The Uganda National Drug Authority registered both HPV vaccines in 2007. Such issues underscore the importance of appropriate information and communication at all levels in the communities. Lacey CJN, Lowndes CM, Shah KV: Chapter 4: Burden and management of non-cancerous HPV-related condition: HPV 6/11.

Preventive HPV vaccines that protect against HPV 16 and 18 have been commercially available since 2006.

2009, GlobalEconomicImpact, London/New York/Hong Kong,http://www.livestrong.org/pdfs/. Box 7072, Kampala, Uganda. These include (i) Prevention of cervical cancer and other HPV related-diseases, or both constitute a public health priority (ii) Vaccine introduction is programmatically feasible (iii) Sustainable financing can be secured (iv) The cost-effectiveness of vaccination strategies in the Country or region is considered (v) HPV vaccination is targeted to adolescent girls prior to sexual debut.
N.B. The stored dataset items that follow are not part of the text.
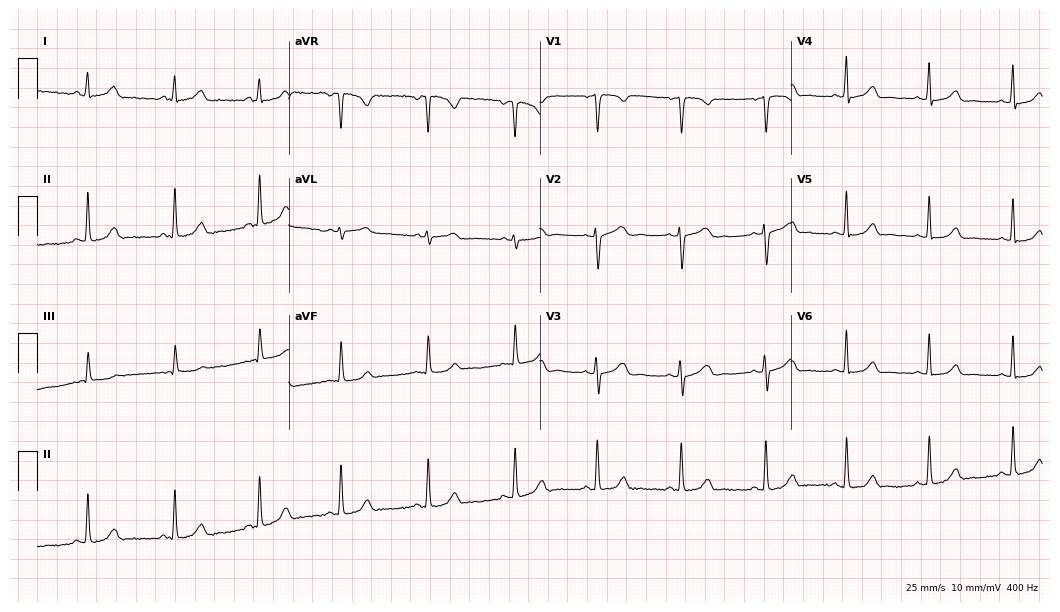
Standard 12-lead ECG recorded from a 34-year-old woman. None of these six findings is recorded: first-degree AV block, right bundle branch block, left bundle branch block, sinus bradycardia, atrial fibrillation, sinus tachycardia. Only these six findings were labelled.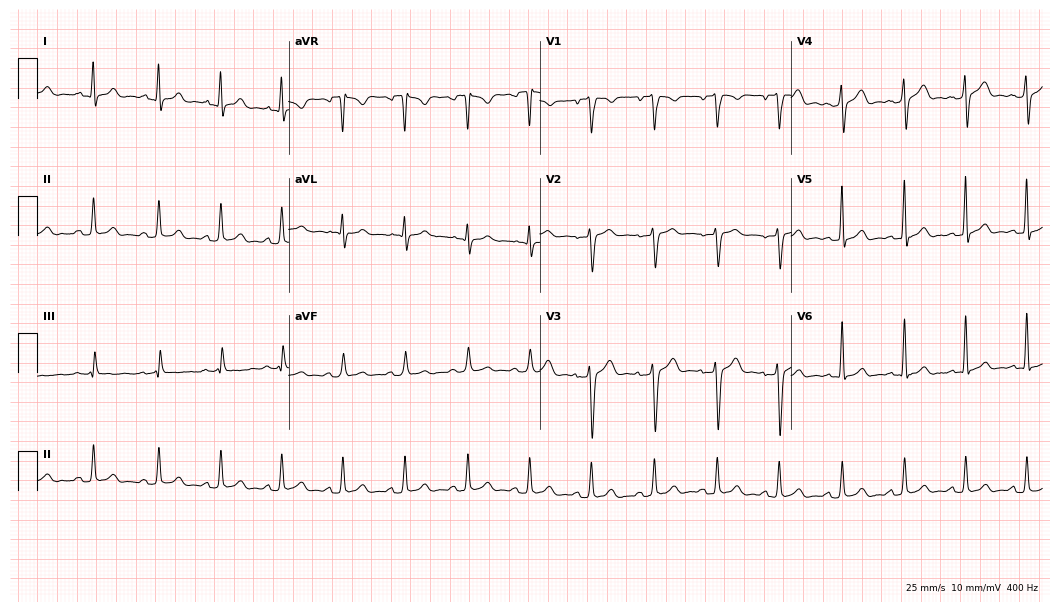
Resting 12-lead electrocardiogram. Patient: a male, 29 years old. Read as a normal ECG.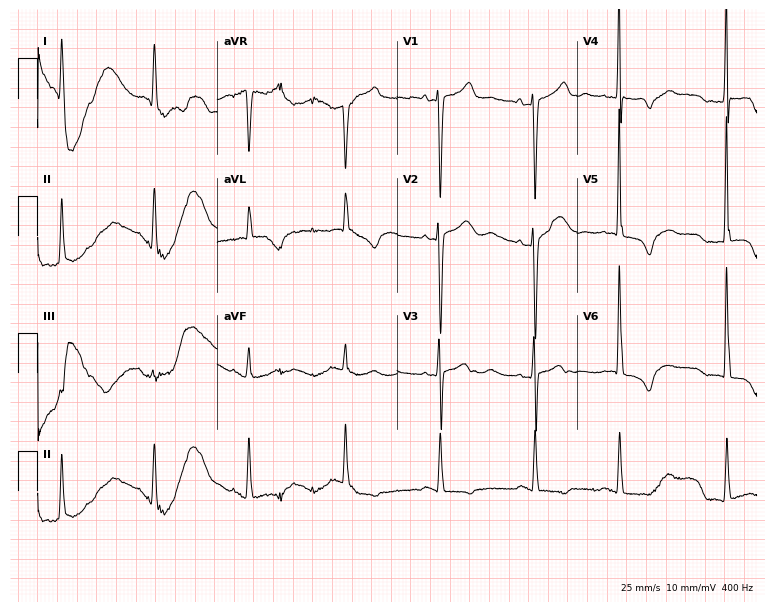
ECG — a woman, 63 years old. Screened for six findings — first-degree AV block, right bundle branch block, left bundle branch block, sinus bradycardia, atrial fibrillation, sinus tachycardia — none is recorded. Other findings, if any, are not listed.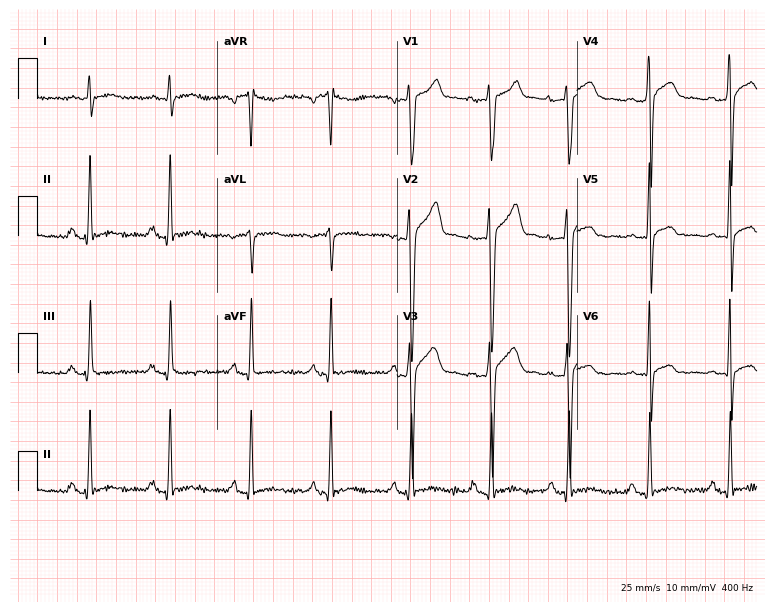
Resting 12-lead electrocardiogram (7.3-second recording at 400 Hz). Patient: a 40-year-old male. None of these six findings is recorded: first-degree AV block, right bundle branch block, left bundle branch block, sinus bradycardia, atrial fibrillation, sinus tachycardia.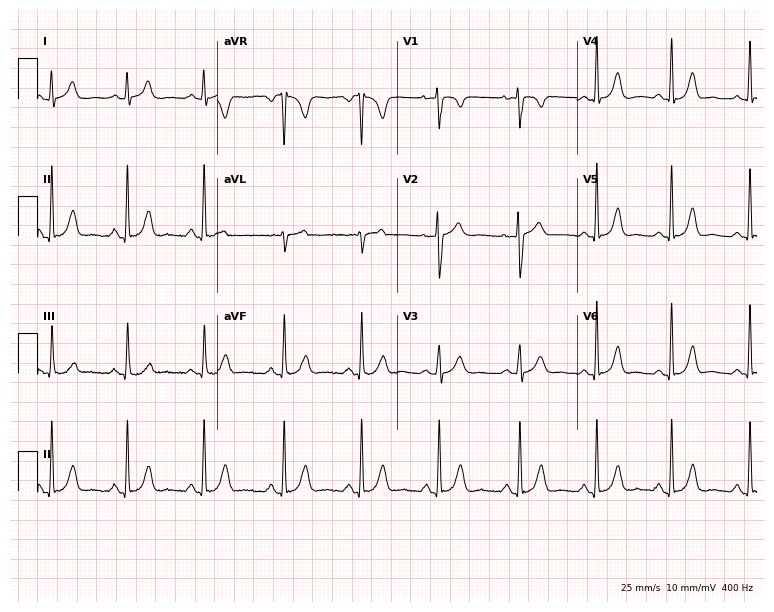
12-lead ECG from a 34-year-old female patient. Screened for six findings — first-degree AV block, right bundle branch block, left bundle branch block, sinus bradycardia, atrial fibrillation, sinus tachycardia — none is recorded.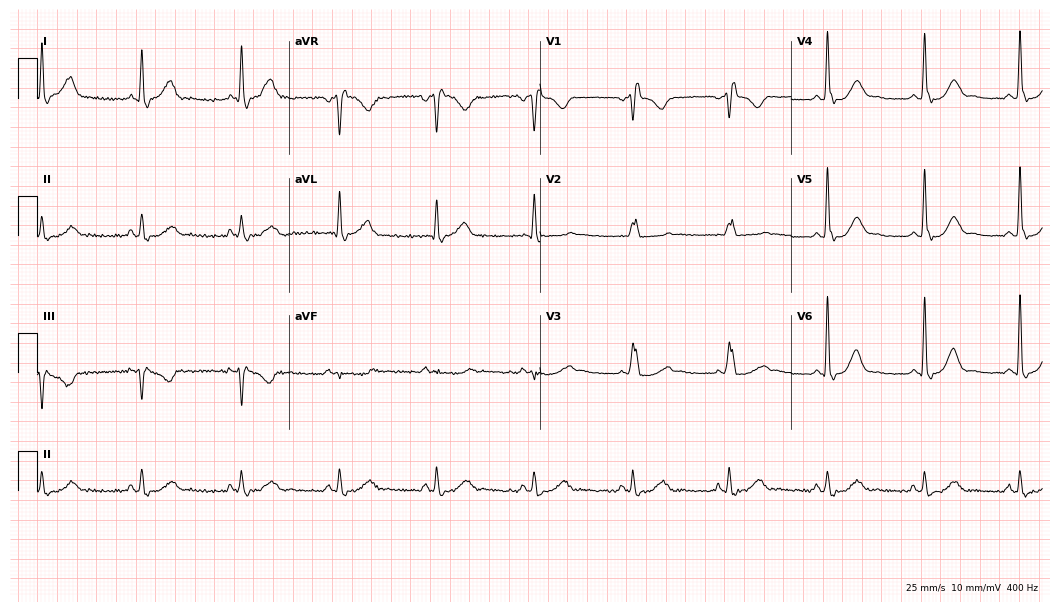
Standard 12-lead ECG recorded from a woman, 43 years old (10.2-second recording at 400 Hz). The tracing shows right bundle branch block.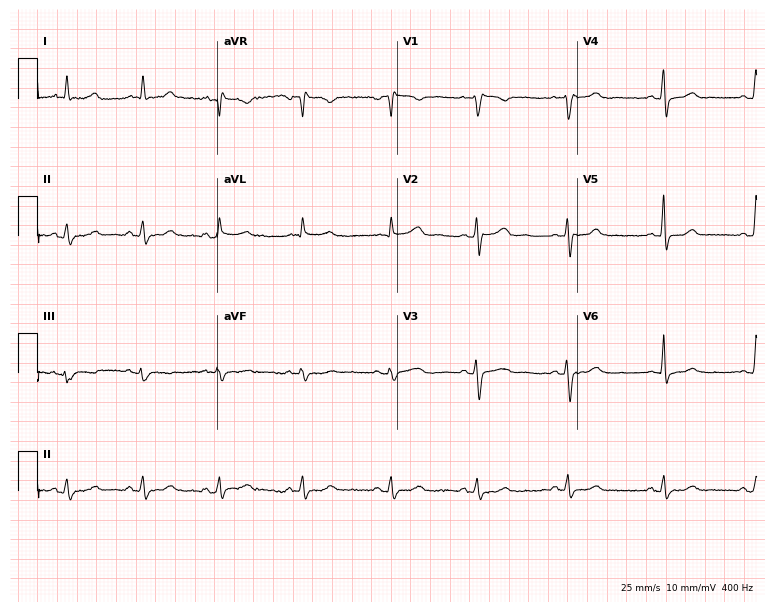
12-lead ECG from a 50-year-old female. Recorded interpretation: within normal limits.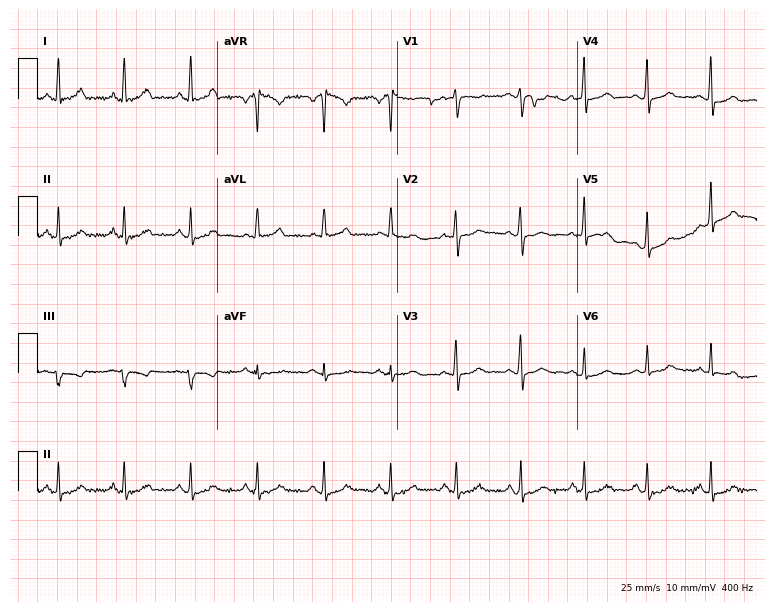
12-lead ECG (7.3-second recording at 400 Hz) from a 64-year-old female patient. Labelled as a normal ECG.

JAMA. Similarly, the new HPV-based screening technologies such as the care HPV™ test (Qiagen, Gaithersburg, MD, USA) presently under evaluation at the national referral hospital is accessed by very few women. Vaccine. Further, with optimal (≥70%) vaccine coverage of a cohort of adolescent girls, the mean lifetime risk of cervical cancer for Ugandan women could be reduced by more than 50%[41]. Vaccine. Manage cookies/Do not sell my data we use in the preference centre. 2004, 109 (3): 418-424.

The cost of the vaccine and its delivery is still a major potential obstacle.